When government-funded research scientists create a study involving human subjects, an ethics committee typically reviews the study and determines if the subjects could possibly be harmed. No such oversight applies when social science researchers use big data. When Stanford University researchers announced that they had created a machine-learning algorithm that could identify images of men as being either gay or straight; advocacy groups quickly condemned the research. Wired reported the response from the LGBT and brought up an interesting point; do ethics come into play when researchers use a database instead of data from real human subjects?

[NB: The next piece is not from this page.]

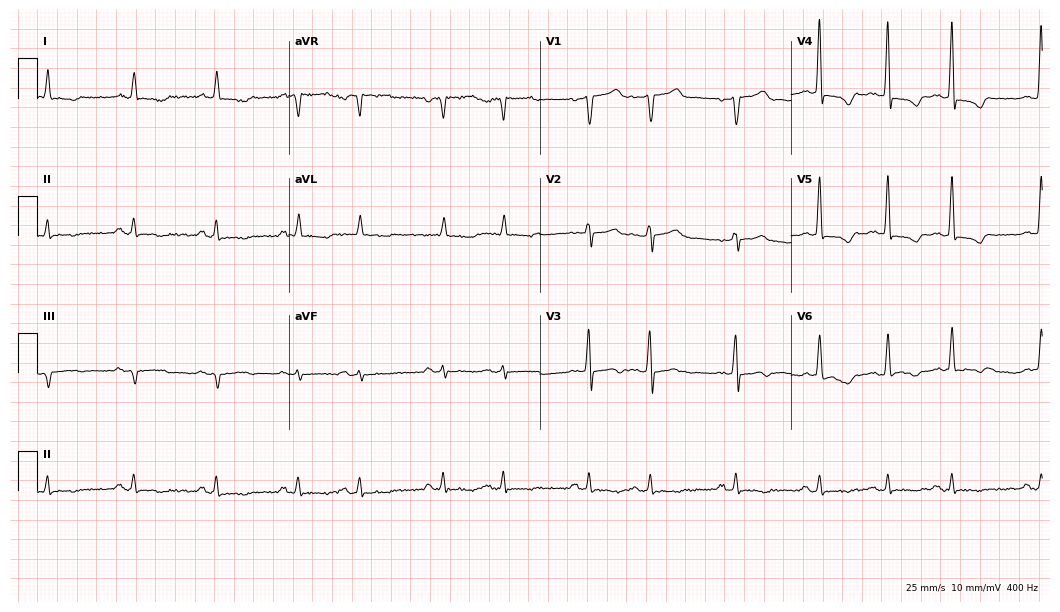
Electrocardiogram, a 64-year-old male. Of the six screened findings (first-degree AV block, right bundle branch block, left bundle branch block, sinus bradycardia, atrial fibrillation, sinus tachycardia), none is recorded. Findings outside these six are not listed.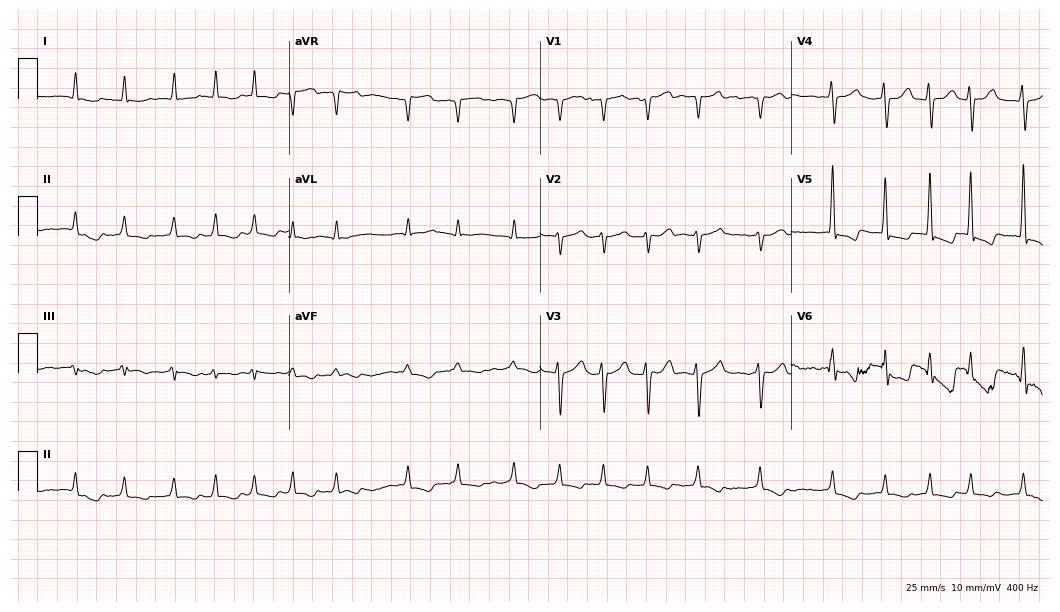
12-lead ECG from a male patient, 75 years old. Shows atrial fibrillation (AF).

Gathering and interpreting information from public databases may be its infancy, however, big data research gives social scientists free, rapid access to large amounts of data, which is hard to resist for cash-strapped researchers. Dating websites and social media provide enormous amounts of information, including age, sexual orientation, geographic location and education levels. Researchers could argue that people give this information freely, knowing that it will be posted online; nevertheless, individuals never explicitly gave permission for researchers using artificial intelligence to analyze their data. Many people understand that Facebook aggregates their data and publishes their demographics, in addition to allowing advertisers to target specific groups, but few people realize that social science researchers are analyzing their name and image.
The intangible potential harms that result from AI research include a violation of information privacy to an incorrect classification of an individual. The real harm is when researchers release free apps that guess ethnicity from a person’s name, which has already happened. While such as an can help determine diversity at a company, an ethics review could have caught the fact that employers, landlords and others could use the app to discriminate as well.
Research ethics for data science argue that ethics reviews may create bureaucratic burdens when there is no interaction with their subjects. It will be interesting to see how oversight will change large-scale data studies, if there is any change at all.